INDAGINI
Crans-Montana: Jacques Moretti respinge le accuse e attacca il Cantone e il Comune
Interrogatorio per il titolare del locale. Dalle carte emerge che il locale "non era una priorità"
Il muro di Jacques Moretti non mostra crepe. Secondo lui il Constellation era un locale sicuro e, se non lo era, la responsabilità è del Comune o di qualcun altro. La tesi difensiva del proprietario del discobar andato a fuoco la notte di Capodanno non cambia nemmeno nell’interrogario di oggi davanti ai procuratori che indagano sulla strage e a una platea di oltre 50 avvocati delle parti civili. Nel frattempo l'inchiesta si muove anche in Italia, dove il pm Stefano Opilio, titolare del fascicolo per disastro colposo, omicidio plurimo colposo, e lesioni aggravate, ha disposto il sequestro probatorio dei telefoni di tutti i ragazzi italiani che hanno perso la vita o sono rimasti feriti nella tragedia ritenendo che le immagini e le chat possano restituire elementi rilevanti nella ricostruzione del rogo. Nell’interrogatorio di Sion Moretti ha voluto subito precisare che «l'impianto di ventilazione del Constellation non è mai stato controllato, né dal Comune né dal Cantone», rispondendo a chi ha ipotizzato che il fuoco possa essere stato alimentato anche da un difetto di ricambio d’aria nel sottorreaneo. Poi la stranezza degli estintori: nessuno dei quattro è stato usato e dalle foto della polizia scientifica risulta che non fossero segnalati dai cartelli catarifrangenti d’obbligo, necessari per la loro visibilità al buoio. Nemmeno su questo Moretti ha avuto dubbi: «Non sono stati usati perché tutti pensavano solo alla fuga», ha spiegato, assicurando di aver attaccato i cartelli «con un nastro biadesivo ma si staccavano facilmente al passaggio delle persone». Gli è scappata anche una battuta che non è piaciuta ai presenti: «Ho controllato e anche in questo palazzo in cui siamo oggi c'è lo stesso problema: si scollano anche qui».
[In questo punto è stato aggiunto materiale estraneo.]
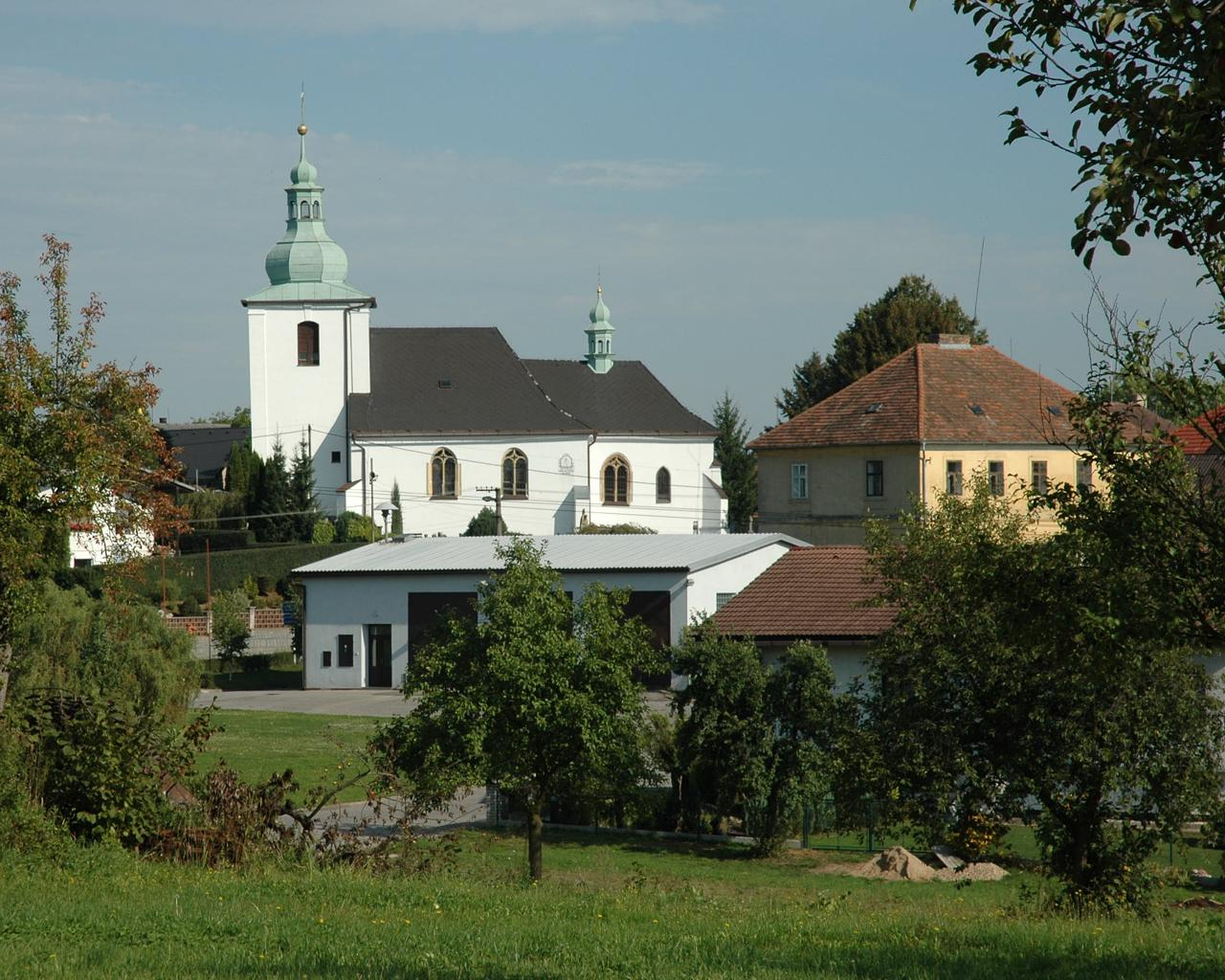 Kostel a škola, Lično)

Anche sul tema più scivoloso della infiammabilità di alcuni materiali presenti nel sottosuolo, la spunga antirumore e la colla usata per farla aderire al soffito, Jacques ha tirato dritto, raccontando un aneddoto che finòora non era emerso: «Per scurire, nello stile chalet alpino, il rivestimento in legno del locale sotterraneo del Constellation ho utilizzato un canello a fuoco, anche tra una trave e l’altra dove c'era la schiuma, ma nulla si è incendiato». Nelle ore in cui il proprietario del Constellation ha cercato di difendersi dagli attacchi della parti civili, dalle carte dell’inchiesta emergono le prime immagini del locale devastato dal rogo con gli arredi gravemente danneggiati, il soffitto distrutto e i resti della festa trasformata in tragedia. E una serie di particolari che appesantiscono la posizione delle istituzioni locali.
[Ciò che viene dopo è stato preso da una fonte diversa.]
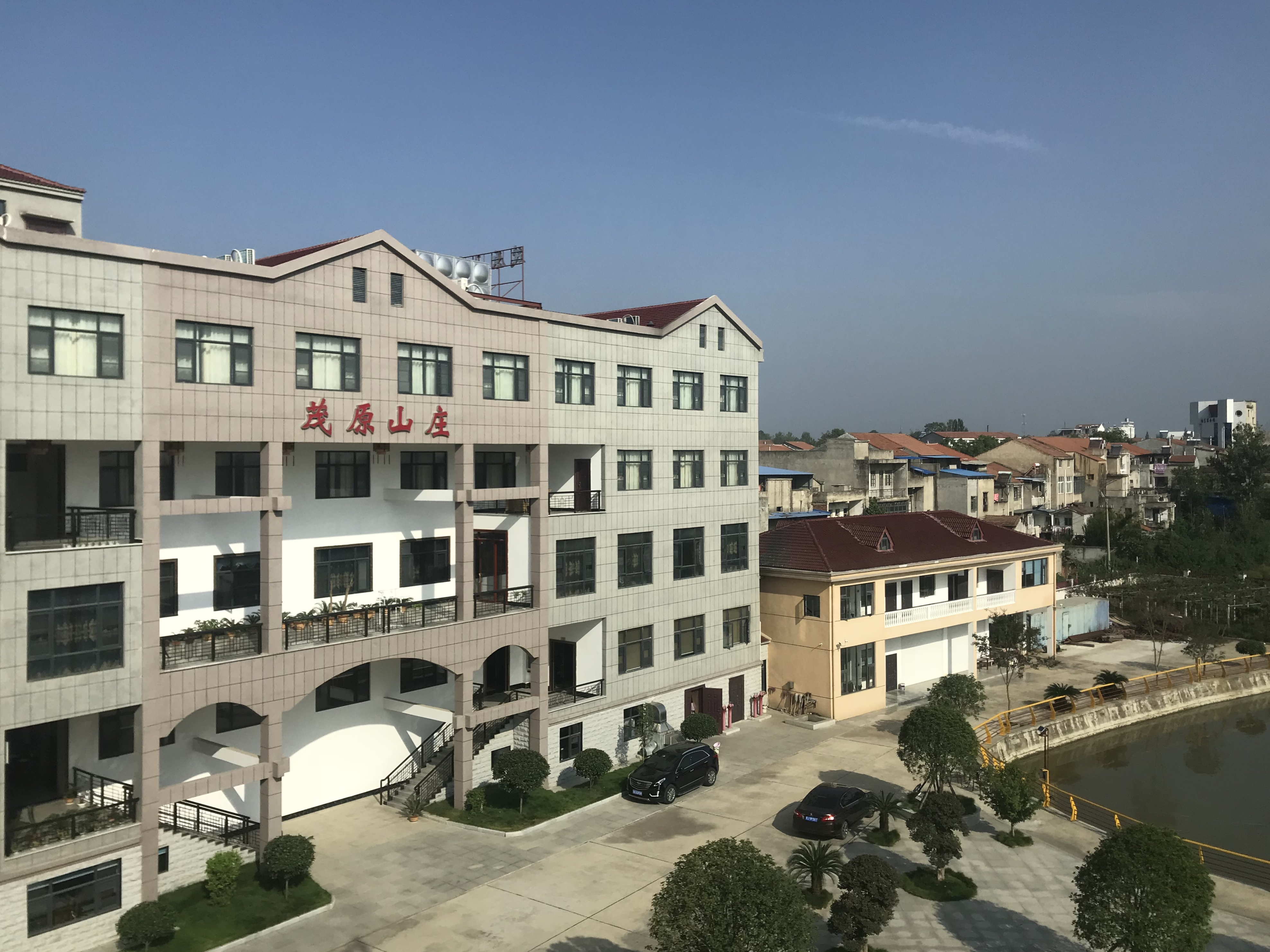 合武線の列車内より望む紅安西駅東側の八里湾鎮市街地

A partire dal Comune di Crans-Montana che non considerava il Constellation come una priorità nel calendario dei controlli di sicurezza benché avesse una capienza di 200 persone e un locale completamete interrato: non risultavano «non conformità» aperte, ha fatto mettere a verbale Christophe Balet, capo della sicurezza pubblica del municipio, intendendo che risultava essere tutto a posto. Le difficoltà nelle ispezioni sono dipese anche dal programma informatico commissionato dal Cantone del Vallese che è stato sostituito in tutta fretta: «Nel 2023 c'è stato un problema tra l’informatico di VS-FIRE e l’ufficio cantonale. Si è trattato di una vicenda di minacce di divulgazione di informazioni da parte dell’informatico. Pertanto il Cantone ha deciso di 'staccare la spinà a questo programma, poiché era utilizzato anche dai vigili del fuoco e da alcuni corpi di polizia municipale», ha ancora raccontato Balet. La procura di Sion intanto ha acquisito tutte le informazioni contenute nel server di posta elettronica sul quale sono archiviati i messaggi dell’amministrazione comunale. Compresa la comunicazione con cui il Consigliere di Stato del Cantone incaricato della sicurezza, ha intimato ai comuni di effettuare il più rapidamente possibile tutte le visite periodiche dei pubblici esercizi, solo il 6 gennaio, una settimana dopo la strage. (ANSA).